ModSecurity is a plugin for Apache web servers that functions as a web app layer firewall. It is used to prevent attacks toward script-driven sites by using security rules that contain particular expressions. This way, the firewall can block hacking and spamming attempts and preserve even websites which aren't updated frequently. As an example, a number of failed login attempts to a script administrator area or attempts to execute a specific file with the intention to get access to the script will trigger specific rules, so ModSecurity shall stop these activities the instant it identifies them. The firewall is incredibly efficient because it monitors the entire HTTP traffic to a site in real time without slowing it down, so it could stop an attack before any harm is done. It also maintains an exceptionally thorough log of all attack attempts that features more information than conventional Apache logs, so you can later examine the data and take further measures to boost the security of your Internet sites if required.

ModSecurity in Cloud Web Hosting

ModSecurity is provided with all cloud web hosting servers, so if you decide to host your Internet sites with our organization, they will be protected against a wide range of attacks.
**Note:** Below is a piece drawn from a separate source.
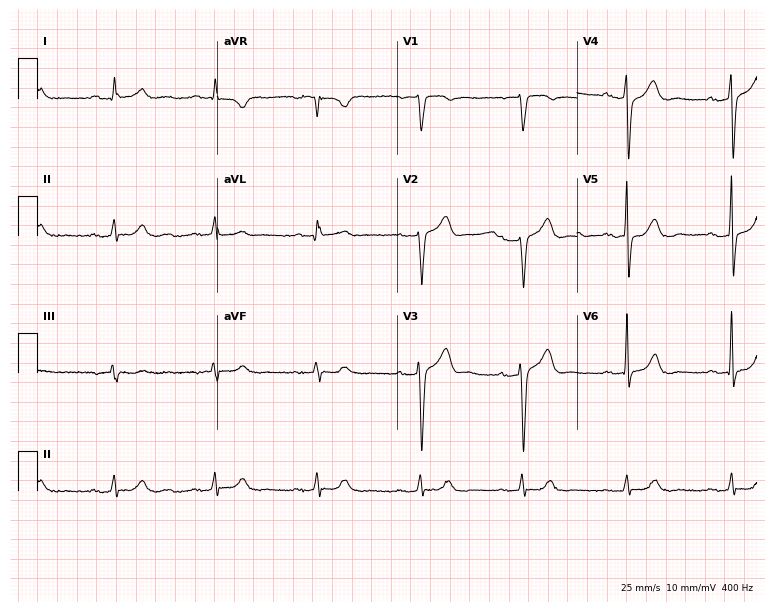
12-lead ECG (7.3-second recording at 400 Hz) from a 64-year-old man. Labelled as a normal ECG.

The firewall is turned on by default for all domains and subdomains, so there'll be nothing you shall have to do on your end. You shall be able to stop ModSecurity for any Internet site if needed, or to activate a detection mode, so all activity shall be recorded, but the firewall won't take any real action. You shall be able to view detailed logs using your Hepsia Control Panel including the IP address where the attack originated from, what the attacker planned to do and how ModSecurity dealt with the threat. Since we take the security of our customers' sites seriously, we use a set of commercial rules which we get from one of the best companies which maintain this sort of rules. Our administrators also include custom rules to make sure that your websites will be protected against as many threats as possible.

ModSecurity in Semi-dedicated Hosting

We've integrated ModSecurity by default in all semi-dedicated hosting packages, so your web applications will be protected as soon as you set them up under any domain or subdomain. The Hepsia Control Panel which is included with the semi-dedicated accounts will permit you to activate or turn off the firewall for any website with a mouse click. You'll also be able to activate a passive detection mode with which ModSecurity shall maintain a log of potential attacks without really stopping them. The detailed logs contain the nature of the attack and what ModSecurity response that attack generated, where it originated from, etc. The list of rules that we use is constantly updated as to match any new risks that may appear on the Internet and it includes both commercial rules that we get from a security business and custom-written ones that our admins add in case they discover a threat that's not present within the commercial list yet.

ModSecurity in VPS Hosting

ModSecurity is provided with all Hepsia-based virtual private servers which we offer and it will be activated automatically for any new domain or subdomain that you add on the machine. This way, any web app you install will be secured right from the start without doing anything by hand on your end. The firewall may be handled from the section of the CP that has the same name. This is the location whereyou could disable ModSecurity or enable its passive mode, so it won't take any action towards threats, but will still keep a comprehensive log. The recorded data is available inside the same section as well and you will be able to see what IPs any attacks came from so that you stop them, what the nature of the attempted attacks was and based on what security rules ModSecurity reacted. The rules we employ on our servers are a mixture between commercial ones we obtain from a security organization and custom ones which are included by our administrators to optimize the security of any web apps hosted on our end.

ModSecurity in Dedicated Web Hosting

If you choose to host your Internet sites on a dedicated server with the Hepsia Control Panel, your web apps shall be protected right from the start as ModSecurity is supplied with all Hepsia-based plans. You will be able to regulate the firewall easily and if required, you will be able to turn it off or enable its passive mode when it will only maintain a log of what is occurring without taking any action to prevent possible attacks. The logs that you will find inside the exact same section of the CP are really detailed and feature info about the attacker IP, what site and file were attacked and in what way, what rule the firewall used to stop the intrusion, etcetera. This data will permit you to take measures and boost the protection of your Internet sites even more. To be on the safe side, we employ not only commercial rules, but also custom-made ones that our staff include whenever they recognize attacks which have not yet been included inside the commercial pack.